Module Path Purpose Init
Agent agent/core.py Orchestrates reasoning, tools, memory, prompts Per-request
TaskPlanner agent/planner.py Decomposes tasks into subtasks with goal tracking Per-request
SessionManager agent/session.py Maintains conversation context across messages Lazy singleton
ContextManager agent/context.py Token budgeting, memory injection, summarization Per-request
OutputParser agent/output_parser.py Extracts <think> tags from model output Stateless
Reasoning reasoning/orchestrator.py Selects and executes reasoning strategy Per-request
Drafting drafting/ Speculative decoding, pipelines, candidates Per-request
Providers providers/registry.py Model-to-provider resolution, model registry Lazy singleton
MCP mcp/client.py External tool server connections and execution Lazy singleton
Prompts prompts/manager.py System prompt composition from profiles + sections Lazy singleton
Memory kit/agent_memory/memory/interface.py Unified API for episodic/semantic/procedural/working memory Lazy
RecallLayer kit/agent_memory/recall/layer.py Multi-strategy retrieval (hybrid, HyDE, entity-centric) Per-query
Extraction kit/agent_memory/extraction/service.py LLM-based entity/fact extraction Per-consolidation
Consolidation kit/agent_memory/consolidation/worker.py Background jobs for memory processing Background thread
Translation kit/translation.py NLLB-200 translation + language detection Lazy singleton
Config config.py Runtime config persistence to data/config.json Lazy singleton

Design Decisions

Lazy singletons — Heavy subsystems (TranslationKit, MCP, Providers, Prompts) use @lazy_singleton to defer initialization until first use.

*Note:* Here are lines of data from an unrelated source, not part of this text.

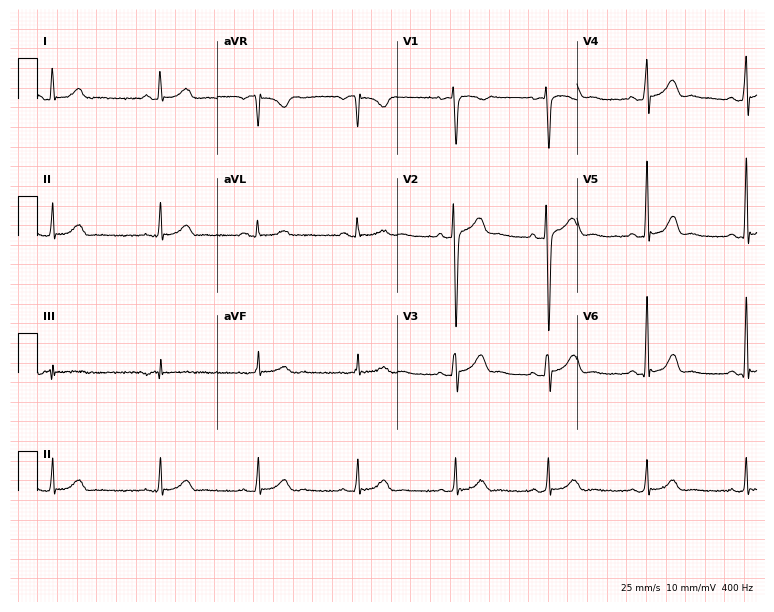
Standard 12-lead ECG recorded from a 29-year-old male. Read as a normal ECG.
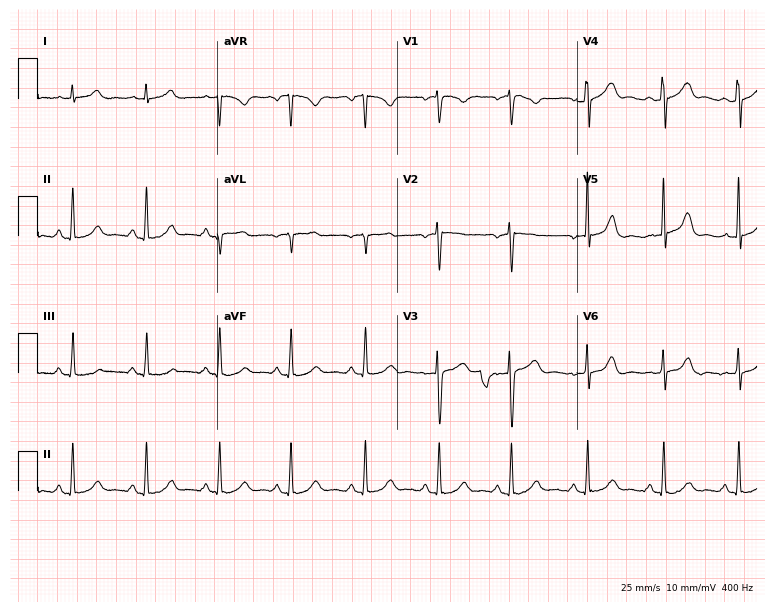
Electrocardiogram, a woman, 33 years old. Of the six screened findings (first-degree AV block, right bundle branch block, left bundle branch block, sinus bradycardia, atrial fibrillation, sinus tachycardia), none is recorded. Findings outside these six are not listed.
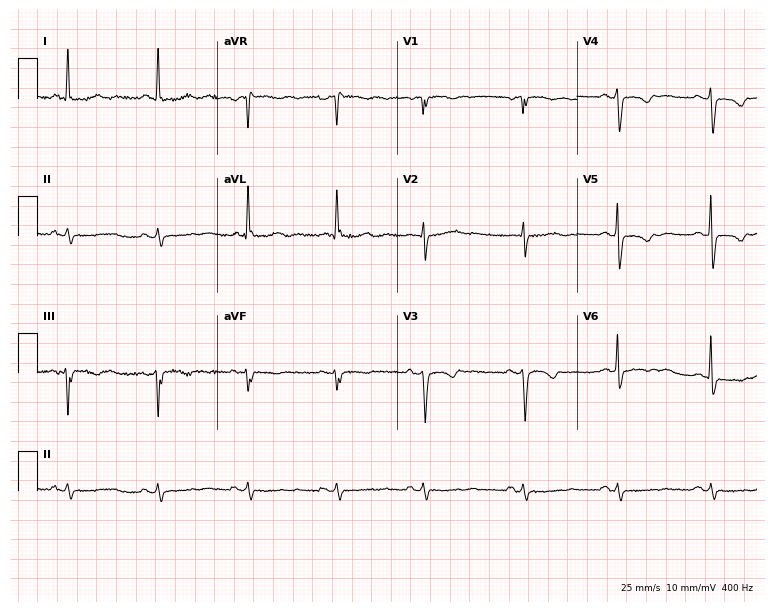
12-lead ECG from a female, 80 years old. Screened for six findings — first-degree AV block, right bundle branch block, left bundle branch block, sinus bradycardia, atrial fibrillation, sinus tachycardia — none is recorded. Other findings, if any, are not listed.
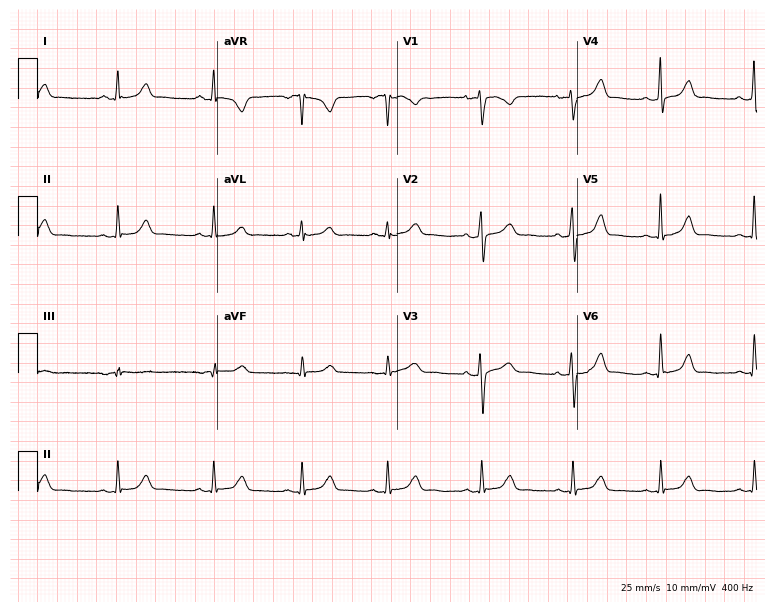
Electrocardiogram, a 29-year-old woman. Of the six screened findings (first-degree AV block, right bundle branch block, left bundle branch block, sinus bradycardia, atrial fibrillation, sinus tachycardia), none is recorded. Findings outside these six are not listed.
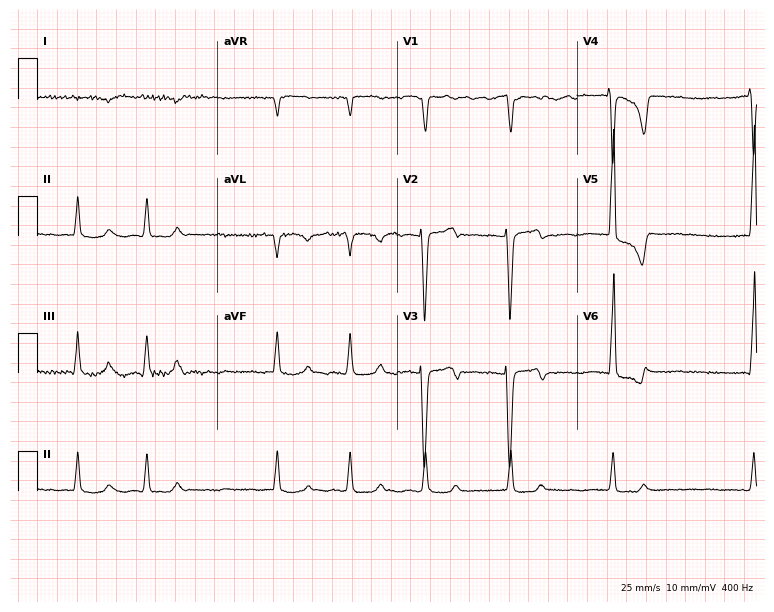
12-lead ECG (7.3-second recording at 400 Hz) from a female patient, 73 years old. Screened for six findings — first-degree AV block, right bundle branch block (RBBB), left bundle branch block (LBBB), sinus bradycardia, atrial fibrillation (AF), sinus tachycardia — none is recorded. Findings outside these six are not listed.
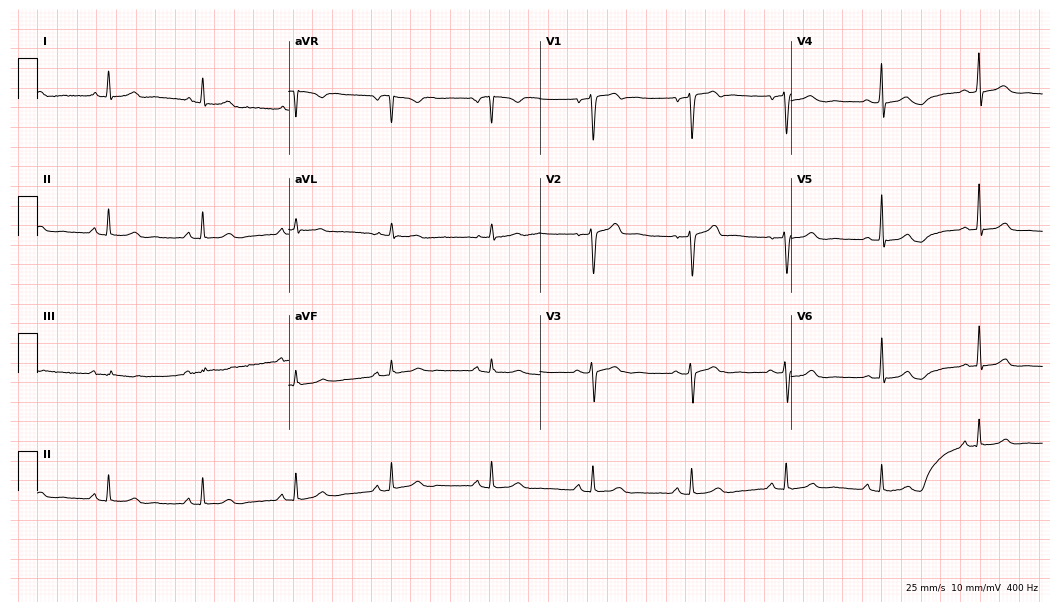
Electrocardiogram, a female patient, 54 years old. Overall reading on record: normal ECG.
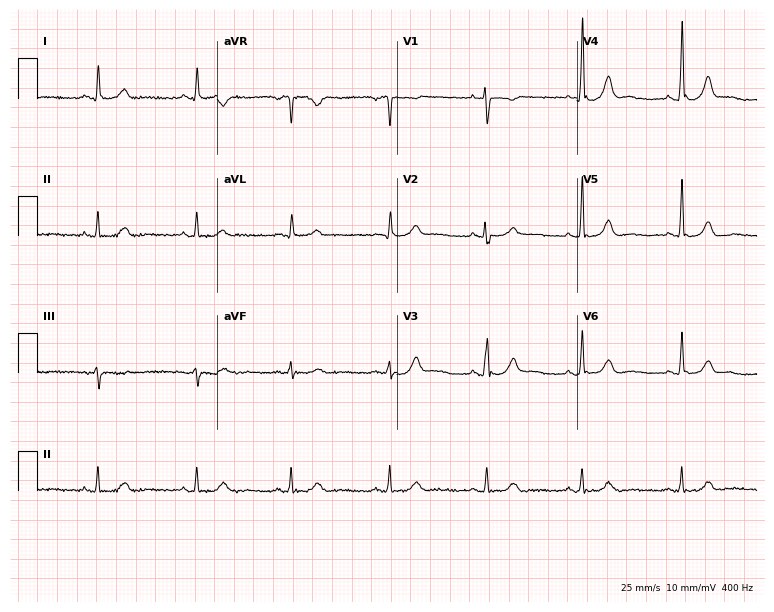
Standard 12-lead ECG recorded from a 58-year-old female patient (7.3-second recording at 400 Hz). None of these six findings is recorded: first-degree AV block, right bundle branch block (RBBB), left bundle branch block (LBBB), sinus bradycardia, atrial fibrillation (AF), sinus tachycardia.
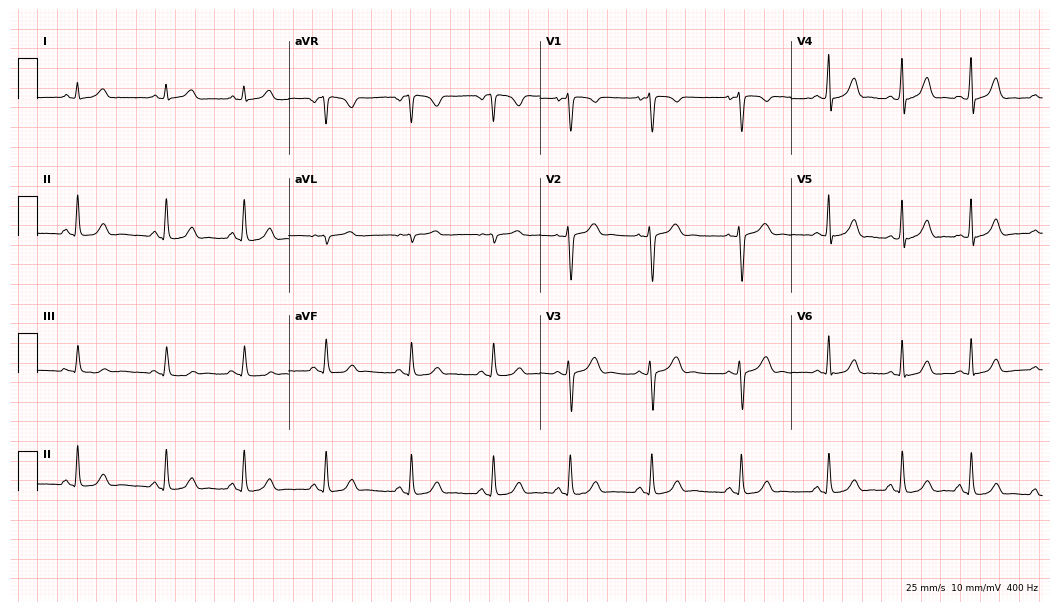
Electrocardiogram (10.2-second recording at 400 Hz), an 18-year-old female. Of the six screened findings (first-degree AV block, right bundle branch block, left bundle branch block, sinus bradycardia, atrial fibrillation, sinus tachycardia), none is recorded.
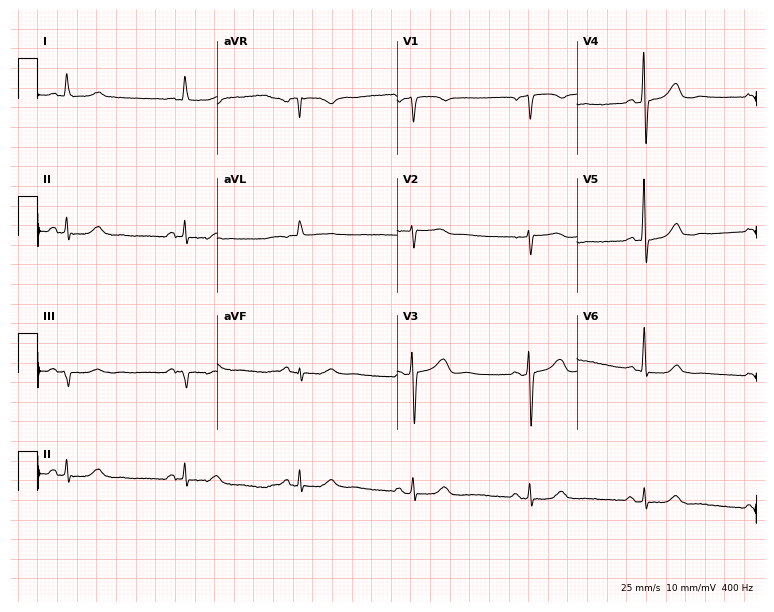
Electrocardiogram, a 71-year-old male. Interpretation includes sinus bradycardia (a sinus rate of 50 beats per minute or less).
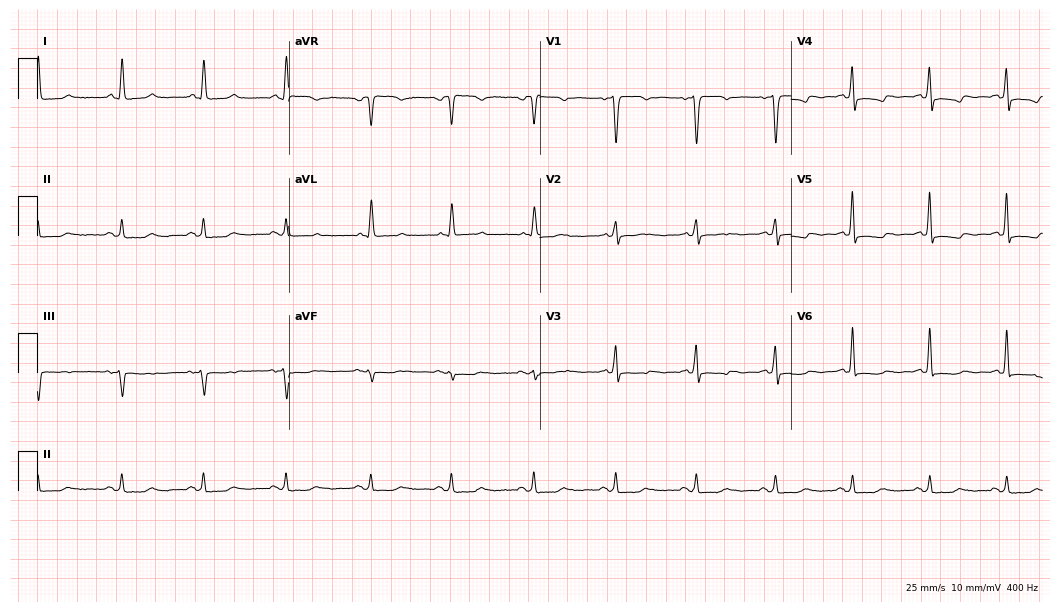
12-lead ECG from a woman, 61 years old. Screened for six findings — first-degree AV block, right bundle branch block (RBBB), left bundle branch block (LBBB), sinus bradycardia, atrial fibrillation (AF), sinus tachycardia — none is recorded. Other findings, if any, are not listed.
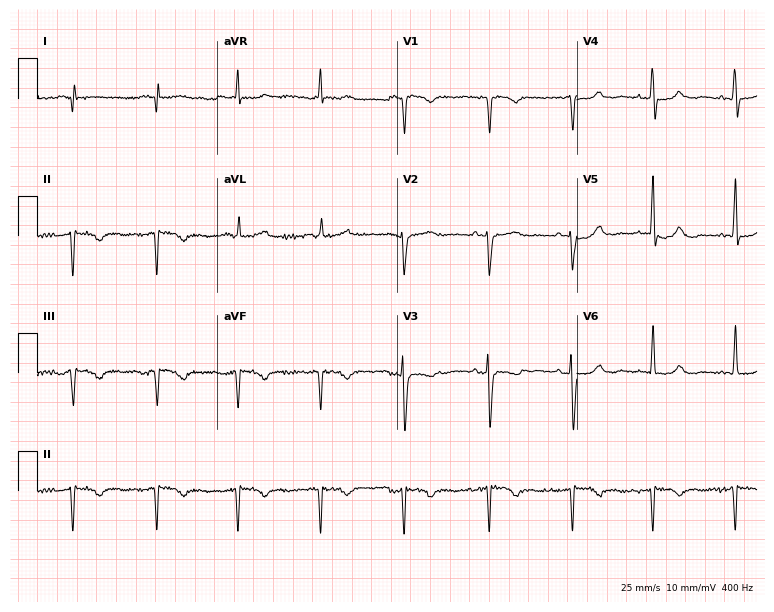
12-lead ECG from a 52-year-old female patient. Screened for six findings — first-degree AV block, right bundle branch block, left bundle branch block, sinus bradycardia, atrial fibrillation, sinus tachycardia — none is recorded. Findings outside these six are not listed.
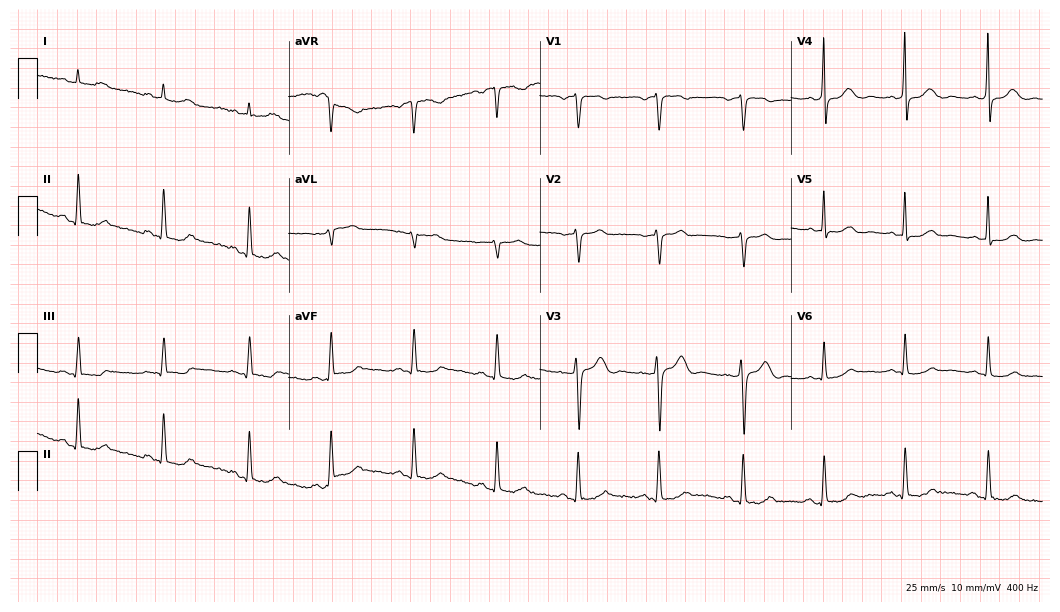
Resting 12-lead electrocardiogram. Patient: a 46-year-old female. Read as a normal ECG.
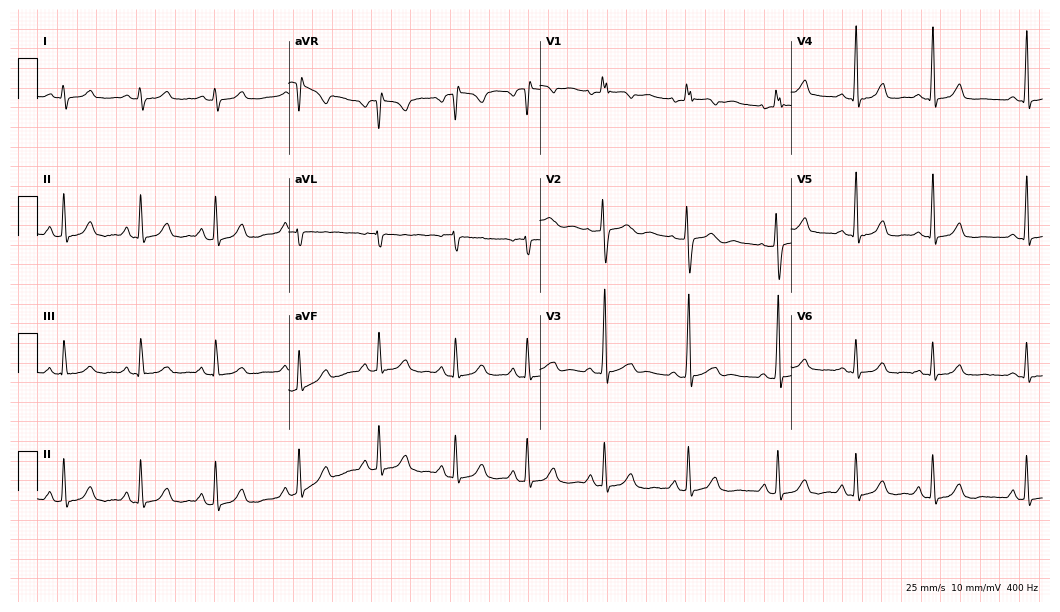
ECG — a 25-year-old female. Labelled as a normal ECG.

Health checks can probe without triggering model loads via get_if_initialized().

Sync Django + async MCP — Django runs synchronously. MCP client uses asyncio internally. The bridge is MCPClientManager.call_tool_sync(), which runs async tool calls on a background event loop thread. The streaming chat endpoint (agent_chat_stream) is the only async view.

Per-request Agent — Each chat/run request creates a fresh Agent instance with its own config. Shared state (sessions, providers, MCP connections) lives in singletons. This keeps the Agent stateless and thread-safe.

Memory is optional — All memory operations are wrapped in try/except. The system degrades gracefully when databases are unavailable. enable_memory=False skips all memory operations.